Copy out every line of the material below, character for character, apart from the pictures.

*** Block opens ***

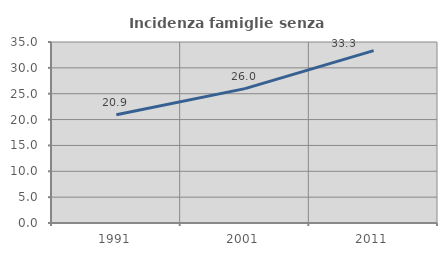
| Category | Incidenza famiglie senza nuclei |
|---|---|
| 1991.0 | 20.94 |
| 2001.0 | 25.986 |
| 2011.0 | 33.33 |
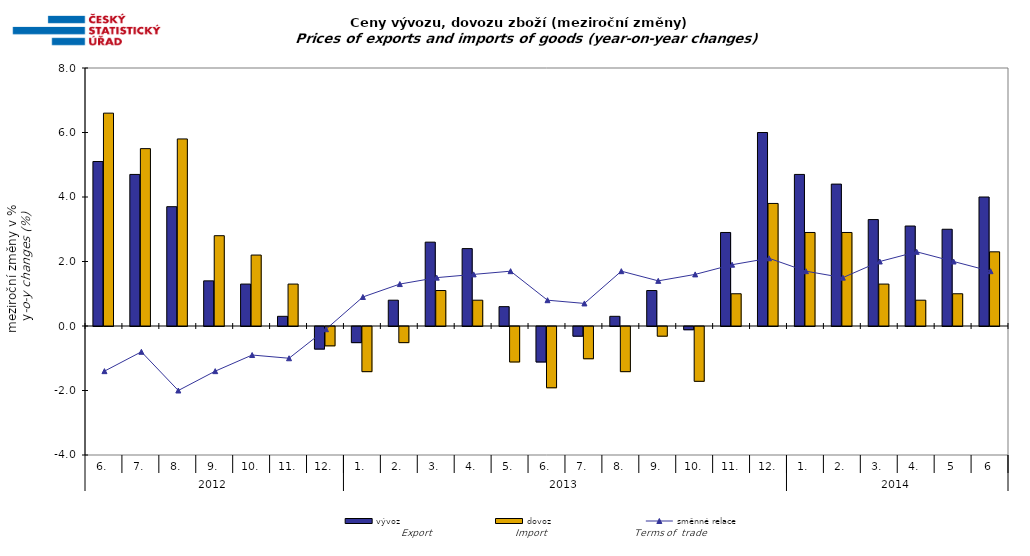
| Category | vývoz | dovoz |
|---|---|---|
| 0 | 5.1 | 6.6 |
| 1 | 4.7 | 5.5 |
| 2 | 3.7 | 5.8 |
| 3 | 1.4 | 2.8 |
| 4 | 1.3 | 2.2 |
| 5 | 0.3 | 1.3 |
| 6 | -0.7 | -0.6 |
| 7 | -0.5 | -1.4 |
| 8 | 0.8 | -0.5 |
| 9 | 2.6 | 1.1 |
| 10 | 2.4 | 0.8 |
| 11 | 0.6 | -1.1 |
| 12 | -1.1 | -1.9 |
| 13 | -0.3 | -1 |
| 14 | 0.3 | -1.4 |
| 15 | 1.1 | -0.3 |
| 16 | -0.1 | -1.7 |
| 17 | 2.9 | 1 |
| 18 | 6 | 3.8 |
| 19 | 4.7 | 2.9 |
| 20 | 4.4 | 2.9 |
| 21 | 3.3 | 1.3 |
| 22 | 3.1 | 0.8 |
| 23 | 3 | 1 |
| 24 | 4 | 2.3 |

*** Block closes ***

# Solution to the exercise
| Category | Incidenza famiglie senza nuclei |
|---|---|
| 1991.0 | 20.94 |
| 2001.0 | 25.986 |
| 2011.0 | 33.33 |
| Category | vývoz | dovoz |
|---|---|---|
| 0 | 5.1 | 6.6 |
| 1 | 4.7 | 5.5 |
| 2 | 3.7 | 5.8 |
| 3 | 1.4 | 2.8 |
| 4 | 1.3 | 2.2 |
| 5 | 0.3 | 1.3 |
| 6 | -0.7 | -0.6 |
| 7 | -0.5 | -1.4 |
| 8 | 0.8 | -0.5 |
| 9 | 2.6 | 1.1 |
| 10 | 2.4 | 0.8 |
| 11 | 0.6 | -1.1 |
| 12 | -1.1 | -1.9 |
| 13 | -0.3 | -1 |
| 14 | 0.3 | -1.4 |
| 15 | 1.1 | -0.3 |
| 16 | -0.1 | -1.7 |
| 17 | 2.9 | 1 |
| 18 | 6 | 3.8 |
| 19 | 4.7 | 2.9 |
| 20 | 4.4 | 2.9 |
| 21 | 3.3 | 1.3 |
| 22 | 3.1 | 0.8 |
| 23 | 3 | 1 |
| 24 | 4 | 2.3 |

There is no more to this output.